Helen Garner, How to End a Story: Collected Diaries 1978–1998 (Text Publishing 2025)
– pages 194 to 353, mid 1986 to partway through 1988
Helen Garner’s diaries continue to give me joy, five pages first thing each day.
A lot has happened since my last post. The character known as V has appeared and Garner’s relationship with him has become a dominant narrative thread. Even if a kind blog-friend hadn’t sent me a key to some of the people in the diaries, I would have guessed that V is novelist Murray Bail, who was to become Garner’s third husband. At this stage they are besottedly in love and Helen is spending a lot of time travelling back and forth between her home on Melbourne and hotels and other temporary abodes in Sydney, where V lives.
Other things are happening. Books are published and reviewed (she mainly quotes the negative ones). She appears at literary festivals all over the world and converses with the famous. She writes a screenplay, probably for Last Days at Chez Nous. A benefactor gives her money to buy a small house in rural Victoria. She moves out of the home she has shared with her daughter. Other young people come and go in her life. She has a religious experience and someone she calls ‘my nun’ appears. It’s hard to believe that this is less than two years in a life.
In today’s reading, there are 24 entries, ranging in length from a single short sentence to half a page. She watches Passage to India on the television and goes to the Australian Opera production of La Forza del Destino.
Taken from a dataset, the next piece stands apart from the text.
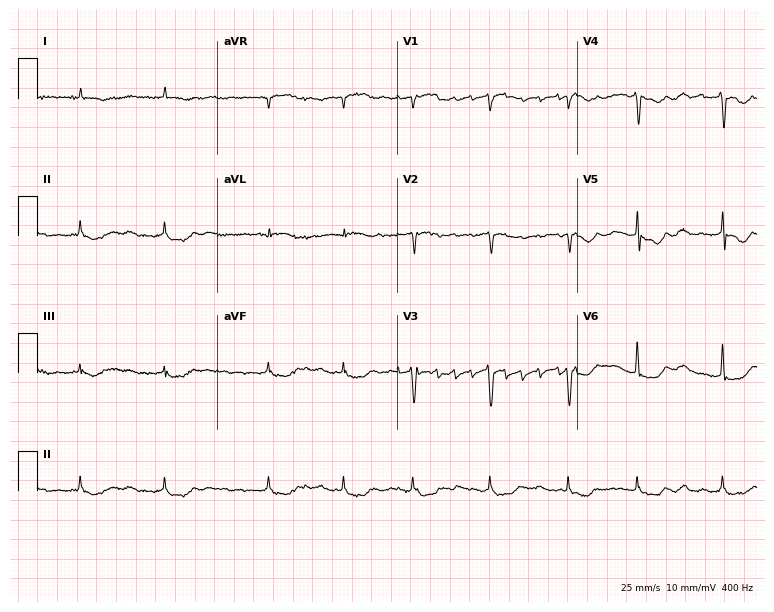
12-lead ECG (7.3-second recording at 400 Hz) from a woman, 80 years old. Findings include atrial fibrillation (AF).

She and a woman writer friend have an alarming conversation with an unnamed male poet about child abuse. She records a dream or two. She writes about the stars in Primrose Gully (‘How small they were, how far away’) and the ‘astonishing beauty of Sydney in early winter’. (I just went walking in sunlit rain yesterday in Sydney in early winter, and I was astonished too.) She quarrels with the friend she lives with, ‘perhaps for the first time’. She records snippets of conversation, some overheard, some of which she is a part.
Diaries are often places where people write their misgivings and doubts rather than their considered opinions. There’s a lot of that in the entries about V. If it was a movie the audience would be silently crying out, ‘Don’t do it, Helen! Get out while you can!’ In today’s reading alone, she receives a letter from him that makes her want to shake him and fantasise calling it all off. She visits an art gallery with him and finds it impossible to tell him why a particular painting means something to her, partly for fear that he’ll tease her and laugh at her. She imagines him reproaching her for her reading habits. And she agonises over what their affair means for his wife, though they don’t seem to be able to talk about that – as in this on page 253:
‘His father went to jail.’
‘What for?’
‘Theft, I think. Embezzling, maybe.’
‘Embezzling’s creepy, isn’t it,’ I said. ‘Worse than straight-out theft. It’s the betrayal of someone’s trust over a long period.’
Horrified that he might think I was referring obliquely to his behaviour towards his wife. But he didn’t seem to notice, and went on talking.
But every now and then, almost by accident, we get a glimpse of why she’s in the relationship:
In Neilsen Park the astonishing beauty of Sydney in early winter: tremendous towers of cloud coloured delicately in greys and pinks, boats sliding or toiling, clear cool air. How can that hard-looking mouth be so soft?
I believe Garner when she says she didn’t alter the text of these diaries except to protect people’s identities (though not all the identities are well protected). I expect that she left entries things out. I’m in awe of her moral fortitude in deciding over and over again what to leave in.
I am a man of settler heritage. I wrote this blog post on the astonishingly beautiful land of Gadigal and Wangal of the Eora Nation. I acknowledge their Elders past and present and welcome any First Nations readers.